Read an Example HBS Essay
Knowing what your essay should do is a great start. Now for the hard part: transitioning your understanding from facts to an intuitive grasp so that you can apply this knowledge to your essay.
This leg of the journey is much easier when you can read successful examples from the past.
Be aware that this is a final product, not a draft. So do not pay attention to the grammar or style. It is more important at this stage to read and watch yourself make conclusions about the person who wrote it.
“In Between”
I enjoy never giving up, always thinking there’s a way, and if there is not one, creating it. I enjoy walking through Central Park with Paige, my girlfriend of six years, and discovering new paths. I enjoy helping Ground Zero construction workers by cold-calling major insole distributors and organizing five hundred pairs of insoles to be donated to the Red Cross. I enjoy seeing that the elevator has not moved off my floor between the time I come home late and when I wake up early to go running the next morning.

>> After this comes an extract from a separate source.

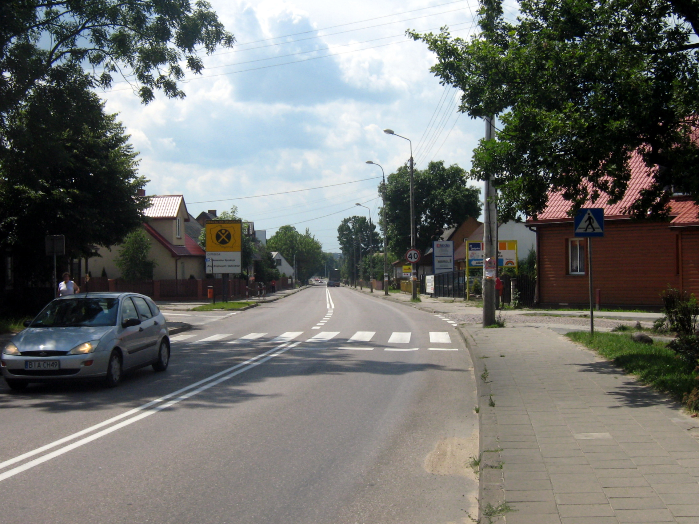 Droga krajowa nr 19 w Wasilkowie (kier. Białystok).

I enjoy having close friends with not-so-close personalities, histories, goals, and lifestyles. I have friends who work at Lehman and Solomon, and another who works at her mother’s Common Grounds coffee shop; I have friends who visit families on opposite sides of the Dead Sea but can still have peaceful conversations about U.S. foreign policy.
I enjoy never having a single regret, standing in the present and leaning toward the future. I enjoy making mistakes and realizing my first impression was wrong. The best manager I ever worked for initially struck me as a timid and uninspiring person. Weeks later I realized how her unthreatening nature was an incredibly powerful tool in putting clients at ease with changing their minds and with accepting her bold and innovative ideas.

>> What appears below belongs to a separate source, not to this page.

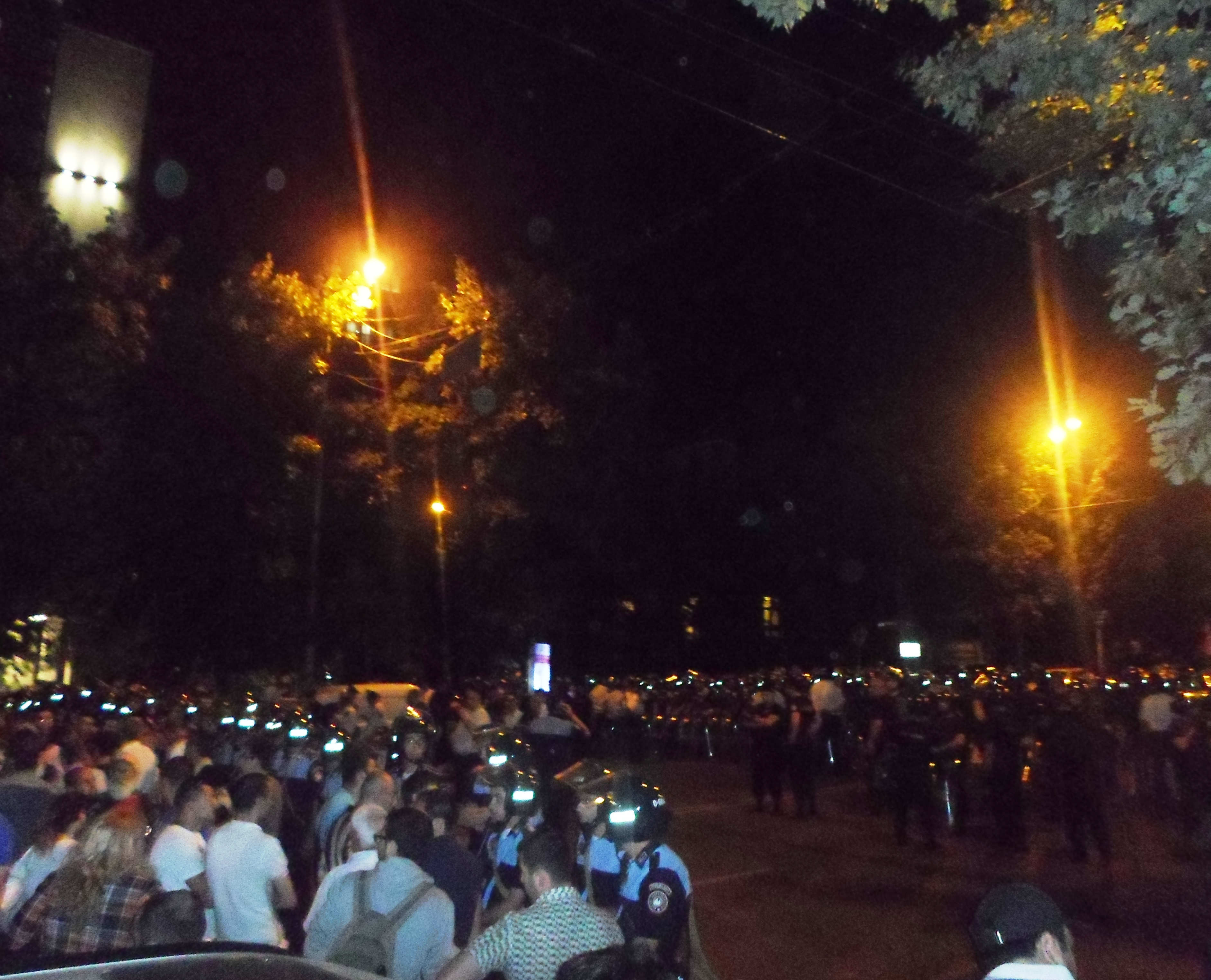 Բաղրամյան պողոտան՝ ընդդեմ հոսանքի թանկացման ցույցի մասնակիցների հանդեպ զանգվածային բռնություններից ժամեր առաջ, հունիսի 22

I enjoy listening, learning, trying new things, and growing. I enjoy finally learning to surf Costa Rica’s fifteen-foot waves after spending the better part of two days underwater. I enjoy seeing my first boss finally laugh when I built up the nerve to do an impression of her at the company Christmas party. I enjoy laughing, making people laugh, and people that can laugh at themselves.
I enjoy how my family’s diversity has shaped me. My younger brother, who spent time in three different high schools, is beginning to act on my coaching that straightening up his act does not mean living an uninteresting life. While my father grew up playing stickball on the streets of Queens, New York, my mother learned how to sail her father’s boat on Lake Lucerne in Switzerland. I enjoy my parents’ different renditions of my childhood. I enjoy knowing that my personality lies, like the truth in their contrasting tales, somewhere in between.
Post-Reading Questions (Think from the POV of HBS Admissions)
Ask yourself:
Does the essay show listening?
Do you imagine the writer as courageous? Why?
Do they seem like a real, authentic person or are they putting on a show? Why do you think that?
Does the essay show Leadership? How?
Does the essay show “Analytical aptitude and appetite?”
Does the essay show community engagement?
What is your general impression of the applicant? What facts in the essay leant you toward that opinion?
Read In-Between with full analysis on EssayMaster
These questions are based on qualities that HBS craves. Do you see how the essay portrays some/all of these qualities by presenting lucid details?
A good brainstorming session will lead you to numerous details/concepts that accomplish similar tasks.
If you find yourself thinking too closely to the example you just read, feel free to read other examples! There is not right way to do this, so reading multiple examples will help to formulate your own unique path. Good luck!